|Subject: CNS: Health care, education out of
reach for East Timorese, says activist
Health care, education out of reach for East Timorese, says activist
By Stephen Steele
Catholic News Service
WASHINGTON (CNS) -- More than three years after East Timor voted for independence, access to adequate health care, education and basic human rights remains out of reach for most people in the country, said an East Timorese human rights worker.
Jose Luis de Oliveira, director of the Association for Law, Human Rights and Justice, known by the Indonesian acronym HAK, said East Timorese institutions are unable to serve citizens due to a myriad of economic and social problems.
At the root of the problems is the absence of justice for the perpetrators of the violence that followed a 1999 U.N.-sponsored referendum, when East Timorese overwhelmingly rejected Indonesian rule.
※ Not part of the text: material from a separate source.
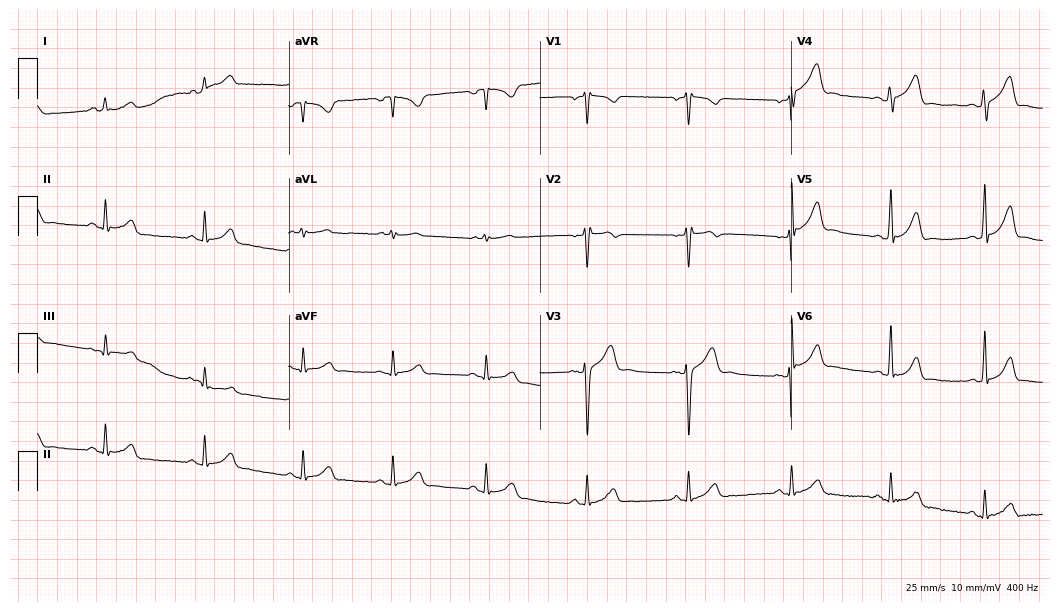
ECG (10.2-second recording at 400 Hz) — a man, 23 years old. Screened for six findings — first-degree AV block, right bundle branch block, left bundle branch block, sinus bradycardia, atrial fibrillation, sinus tachycardia — none is recorded.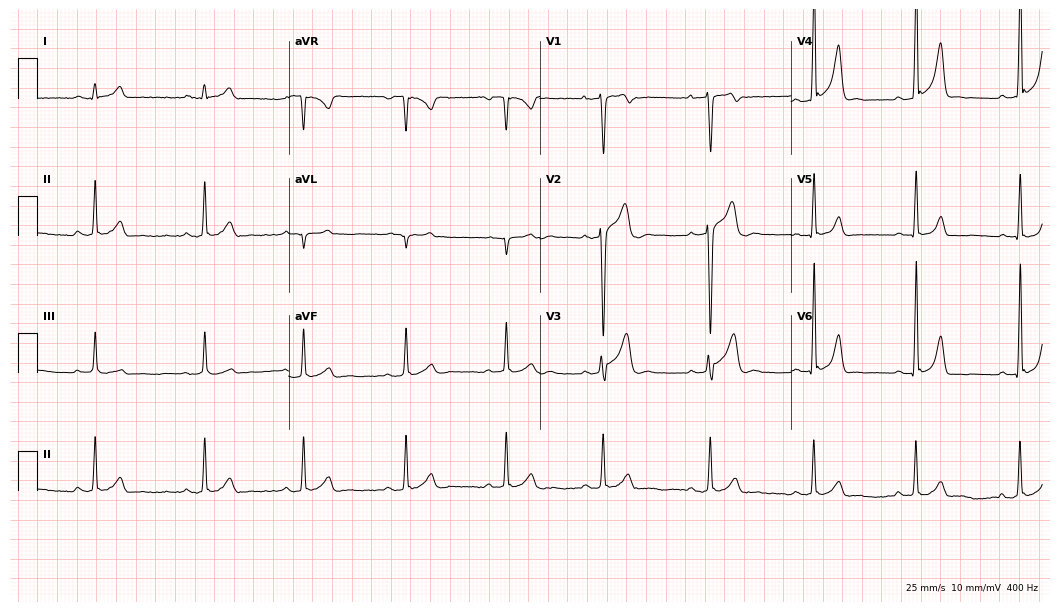
12-lead ECG from a male patient, 22 years old. No first-degree AV block, right bundle branch block, left bundle branch block, sinus bradycardia, atrial fibrillation or sinus tachycardia recorded for this tracing. Findings outside these six are not listed.

More than 1,000 people were killed and most of East Timor's infrastructure was destroyed by militias and retreating Indonesian troops following the vote. An ad hoc human rights trial conducted in Jakarta, Indonesia, acquitted senior-level Indonesian military officials, while convicted militia leaders received minor sentences.
Those acquitted were being tried for ordering the September 1999 massacre at a church in Suai, East Timor. At least 151 people were killed at Suai, although human rights activists say as many as 400 were massacred.
"This was really painful for the East Timorese to hear, that people directly involved in the massacre at the Suai church were set free. This is like saying that what happened to us didn't really happen," he said.
East Timor's fledgling judicial system is ill-equipped to handle such cases, he added. Many militia members and others involved in the 1999 violence have returned to East Timor and remain free.
"The new government has no clear steps toward pushing for a justice process for crimes that happened in the past," he said.
"We have a situation where people aren't feeling any sense of justice, as if independence is just a formality," he said.
De Oliveira attributed the inefficiency of the new government, which took power in May 2002, to the U.N. transitional government that administered East Timor for the three years after Indonesian rule ended.
"We feel the current situation is in large respect the consequence of a lack of thorough foundation building during the transition," de Oliveira told Catholic News Service in Washington in early February while in the midst of a one-month U.S. speaking tour sponsored by the East Timor Action Network.
De Oliveira said many East Timorese were excluded from participating in the transitional government because of education and language requirements that discriminated against them.
"East Timorese who cooperated with Indonesia and gained higher education are now in higher positions with the new government," he said.
Those who resisted Indonesian rule often lacked higher education, leaving them on the outside looking in with regard to the new government, said de Oliveira. Additionally, impoverished communities under Indonesian rule have remained poor, leading to rising tensions between young East Timorese and their government.
"We are told that in independence we need people with skills and with higher education and so the people who gave so much for independence cannot contribute in this new structure. Those who suffered the most in the past have the most burdens placed upon them now," de Oliveira said.
"As a result, what would normally be a small incident turned into a huge demonstration and unrest that led to a lot of violence," he said referring to the early December riots in Dili, East Timor's capital, following the arrest of a student protester.
De Oliveira also criticized the East Timorese government for modeling its judicial system on a Portuguese system. East Timor is a former Portuguese colony.
"Less than 7 percent of East Timorese can speak Portuguese, but our judges are coming from Portuguese-speaking countries. This combination of very few East Timorese speaking Portuguese and the imposition of a foreign system has led to unequal justice," he said.
"Most people don't understand their basic rights," he said.
Constancio Pinto, charge d'affairs for the East Timorese Embassy in Washington, said the new government was struggling in providing basic services to its citizens because of lack of funding.
"We are a new and very poor country. More funding from the international community would help," he told Catholic News Service.